Task to complete
Wherever a picture appears, skip it and retype the rest of the data exactly.

Data for review
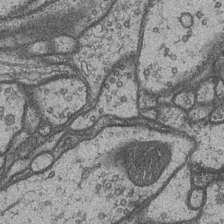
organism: Drosophila
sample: Optic medulla
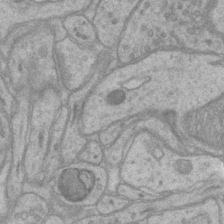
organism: Mouse
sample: CA1 Hippocampus
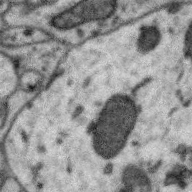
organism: Zebra finch
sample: Brain
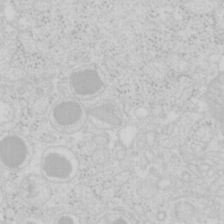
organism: Mouse
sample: Pancreas
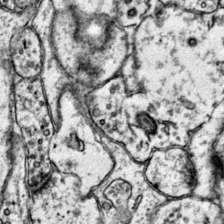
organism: Mouse
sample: Primary visual cortex
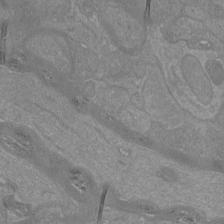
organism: Mouse
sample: Cortical neurons
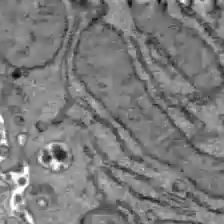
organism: C57BL Mouse
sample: Liver
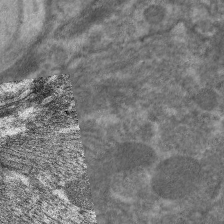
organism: C. elegans
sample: Pharynx
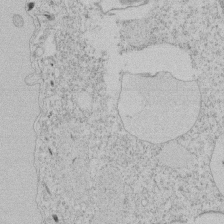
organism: Tetrahymena
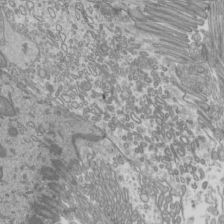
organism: Mouse
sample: Cilia; mouse epididymis
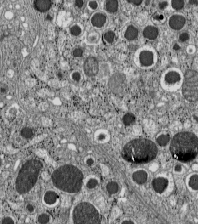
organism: C57BL Mouse
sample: Pancreatic islet
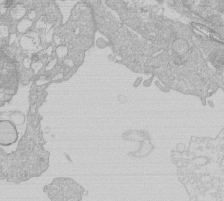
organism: Human
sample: Macrophage cells
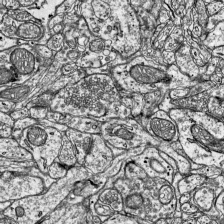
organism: Mouse
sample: Visual Cortex
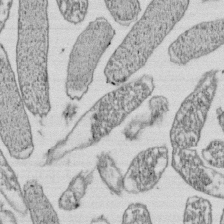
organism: E. coli
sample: Bacterial nucleoid
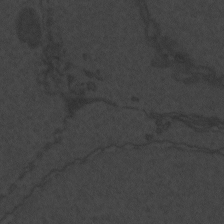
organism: Zebrafish
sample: Macrophage infected with Toxoplasma gondii
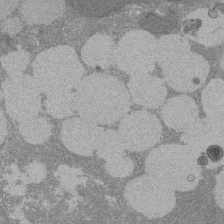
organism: Rat
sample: Salivary granule
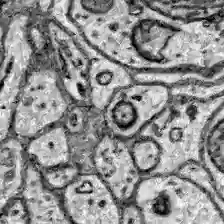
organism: Zebrafish
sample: Brain
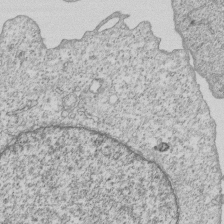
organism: Human
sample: MDA-MB-231 cells
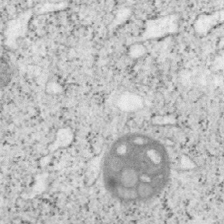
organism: Mouse
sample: OT-I killer T cells with ID8 ovarian cancer cells
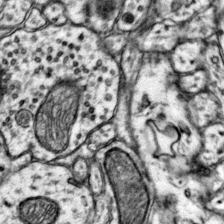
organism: Mouse
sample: Primary visual cortex
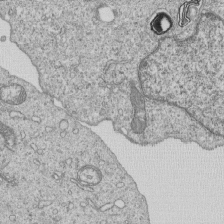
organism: Human
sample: MDA-MB-231 cells
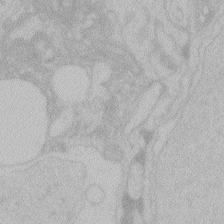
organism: Zebrafish
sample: Macrophage infected with Toxoplasma gondii
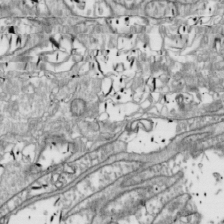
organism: Drosophila
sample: Cell division; meiosis; drosophila spermatocytes
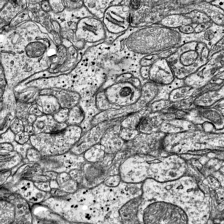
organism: Mouse
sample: Visual Cortex
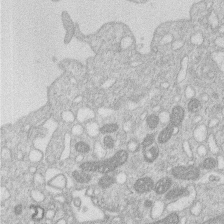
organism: Human
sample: Macrophage cells
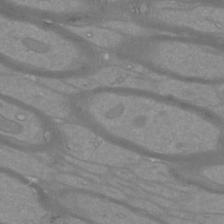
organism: Mouse
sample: Cortical neurons
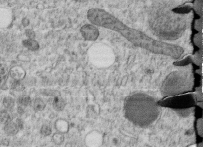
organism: C. elegans
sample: C. elegans embryo early stage
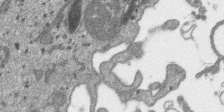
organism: Human
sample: Lung epithelial cells infected with SARS-CoV-2
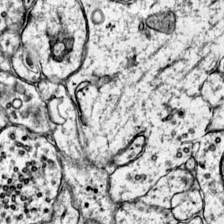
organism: Mouse
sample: Primary visual cortex
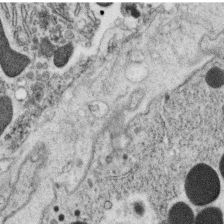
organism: C. elegans
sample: C. elegans oocyte; sperm cells
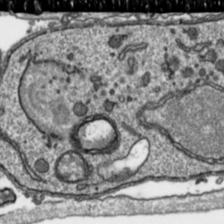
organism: Toxoplasma gondii
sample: Parasites in a vacuole inside a host cell
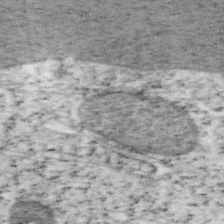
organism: Mouse
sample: OT-I killer T cells with ID8 ovarian cancer cells
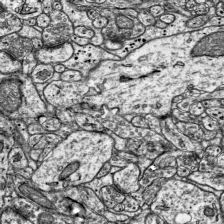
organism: Mouse
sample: Visual Cortex
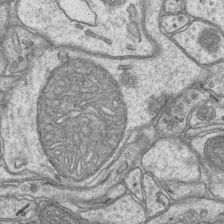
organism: Mouse
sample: CA1 Hippocampus
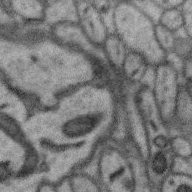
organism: Zebra finch
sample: Brain
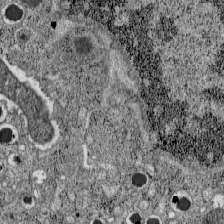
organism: C57BL Mouse
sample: Pancreatic islet
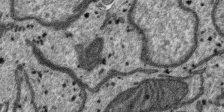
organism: Human
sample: Lung epithelial cells, uninfected (mock) control
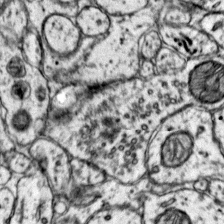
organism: Mouse
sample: Primary visual cortex
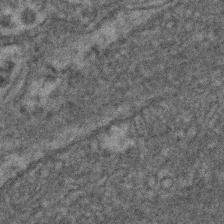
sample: Kidney
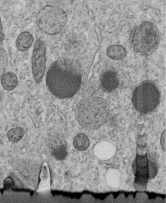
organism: C. elegans
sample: C. elegans embryo early stage
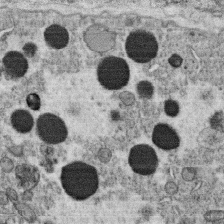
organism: C. elegans
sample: C. elegans oocyte; sperm cells
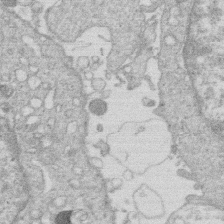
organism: Human
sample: Macrophage cells
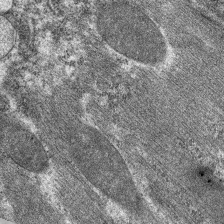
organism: C. elegans
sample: Pharynx
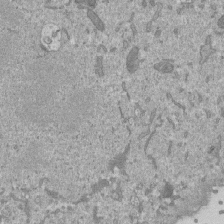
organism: Mouse
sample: ED-1 cell nuclei; centrioles
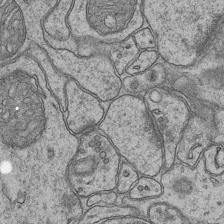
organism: Mouse
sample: CA1 Hippocampus
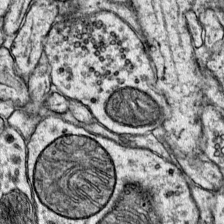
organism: Mouse
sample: Primary visual cortex
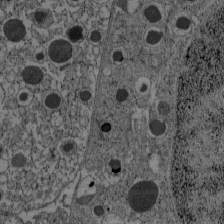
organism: C57BL Mouse
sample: Pancreatic islet
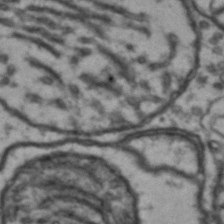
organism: Drosophila
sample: Brain
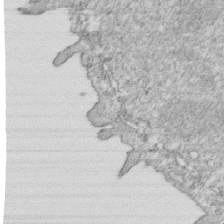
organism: Mouse
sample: Activated OT-1 CD8+ T cells
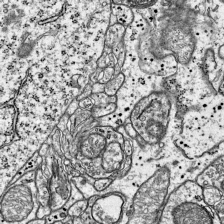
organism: Mouse
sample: Visual Cortex
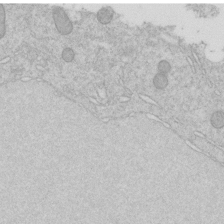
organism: C. elegans
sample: C. elegans embryo early stage
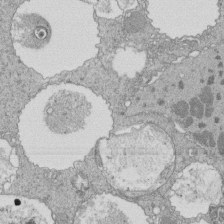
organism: Tetrahymena
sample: Cilia in tetrahymena

Solution
organism: Drosophila
sample: Optic medulla
organism: Mouse
sample: CA1 Hippocampus
organism: Zebra finch
sample: Brain
organism: Mouse
sample: Pancreas
organism: Mouse
sample: Primary visual cortex
organism: Mouse
sample: Cortical neurons
organism: C57BL Mouse
sample: Liver
organism: C. elegans
sample: Pharynx
organism: Tetrahymena
organism: Mouse
sample: Cilia; mouse epididymis
organism: C57BL Mouse
sample: Pancreatic islet
organism: Human
sample: Macrophage cells
organism: Mouse
sample: Visual Cortex
organism: E. coli
sample: Bacterial nucleoid
organism: Zebrafish
sample: Macrophage infected with Toxoplasma gondii
organism: Rat
sample: Salivary granule
organism: Zebrafish
sample: Brain
organism: Human
sample: MDA-MB-231 cells
organism: Mouse
sample: OT-I killer T cells with ID8 ovarian cancer cells
organism: Mouse
sample: Primary visual cortex
organism: Human
sample: MDA-MB-231 cells
organism: Zebrafish
sample: Macrophage infected with Toxoplasma gondii
organism: Drosophila
sample: Cell division; meiosis; drosophila spermatocytes
organism: Mouse
sample: Visual Cortex
organism: Human
sample: Macrophage cells
organism: Mouse
sample: Cortical neurons
organism: C. elegans
sample: C. elegans embryo early stage
organism: Human
sample: Lung epithelial cells infected with SARS-CoV-2
organism: Mouse
sample: Primary visual cortex
organism: C. elegans
sample: C. elegans oocyte; sperm cells
organism: Toxoplasma gondii
sample: Parasites in a vacuole inside a host cell
organism: Mouse
sample: OT-I killer T cells with ID8 ovarian cancer cells
organism: Mouse
sample: Visual Cortex
organism: Mouse
sample: CA1 Hippocampus
organism: Zebra finch
sample: Brain
organism: C57BL Mouse
sample: Pancreatic islet
organism: Human
sample: Lung epithelial cells, uninfected (mock) control
organism: Mouse
sample: Primary visual cortex
sample: Kidney
organism: C. elegans
sample: C. elegans embryo early stage
organism: C. elegans
sample: C. elegans oocyte; sperm cells
organism: Human
sample: Macrophage cells
organism: C. elegans
sample: Pharynx
organism: Mouse
sample: ED-1 cell nuclei; centrioles
organism: Mouse
sample: CA1 Hippocampus
organism: Mouse
sample: Primary visual cortex
organism: C57BL Mouse
sample: Pancreatic islet
organism: Drosophila
sample: Brain
organism: Mouse
sample: Activated OT-1 CD8+ T cells
organism: Mouse
sample: Visual Cortex
organism: C. elegans
sample: C. elegans embryo early stage
organism: Tetrahymena
sample: Cilia in tetrahymena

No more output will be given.